Accordingly, no significant compensation cost has been recognized for the
grant of stock options under the Company's stock option plans. If the
Company had elected to recognize compensation cost based on the fair value
of the options granted at grant date as prescribed by SFAS No. 123, net
earnings and earnings per common share would have been reduced to the pro
forma amounts indicated below:



Three Months Nine Months
Ended September 30, Ended September 30,
--------------------------- ---------------------------
2003 2002 2003 2002
---------- ---------- ---------- ----------

Net earnings:
As reported $ 20,667 $ 20,186 $ 62,798 $ 58,316
Add: reported stock compensation
Expense - net of tax 120 102 379 355
Less: fair value stock compensation
Expense - net of tax (562) (453) (1,824) (1,547)
---------- ---------- ---------- ----------
Pro forma net earnings $ 20,225 $ 19,835 $ 61,353 $ 57,124
========== ========== ========== ==========
Earnings per common share:
Basic as reported $ .44 $ .43 $ 1.34 $ 1.23
Less: net impact of fair value stock
Expense - net of tax (.01) (.01) (.03) (.03)
---------- ---------- ---------- ----------
Basic pro forma $ .43 $ .42 $ 1.31 $ 1.20
Diluted as reported $ .44 $ .42 $ 1.33 $ 1.22
Less: net impact of fair value stock
Expense - net of tax (.01) -- (.03) (.03)
---------- ---------- ---------- ----------
Diluted pro forma $ .43 $ .42 $ 1.30 $ 1.19



7. Cash Flows from Operating Activities

Cash flows from operating activities are detailed below:



Nine Months Ended September 30,
-------------------------------
2003 2002
------------ ------------

Cash flows from operating activities:
Net earnings $ 62,798 $ 58,316
Adjustments to arrive at net cash provided
by operating activities:
Depreciation and amortization 32,330 31,010
Gain on sale of assets (2,663) (473)
Changes in operating assets and liabilities (net of
effects of acquisitions of businesses) (51,107) (6,133)
-------- --------
Net cash provided by operating activities $ 41,358 $ 82,720
======== ========


8. Guarantees

In connection with the sale of substantially all of the Company's Yeast
business on February 23, 2001, the Company has provided the buyer of these
operations with indemnification against certain potential liabilities as is
customary in transactions of this nature.

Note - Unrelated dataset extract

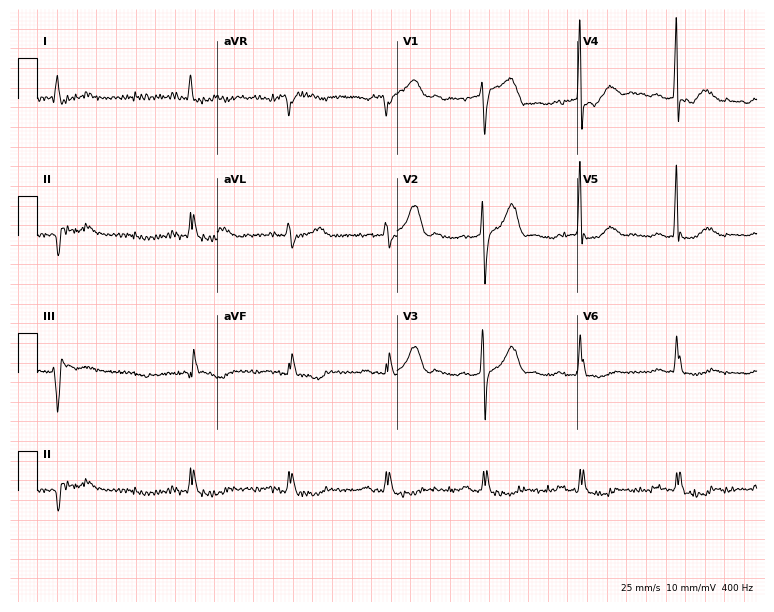
12-lead ECG from a male, 85 years old. Shows first-degree AV block.

The period provided for
indemnification against most types of claims has now expired, but for
specific types of claims including, but not limited to tax and
environmental liabilities, the amount of time provided for indemnification
is either five years or the applicable statute of limitations. The maximum
amount of the Company's liability related to these provisions is capped at
approximately 35% of the consideration received in the transaction. In
cases where the Company believes it is probable that payments will be
required under these provisions, a liability was recognized at the time of
the asset sale. The Company believes that the probability of incurring
payments under these provisions in excess of the amount of the liability
recorded is remote.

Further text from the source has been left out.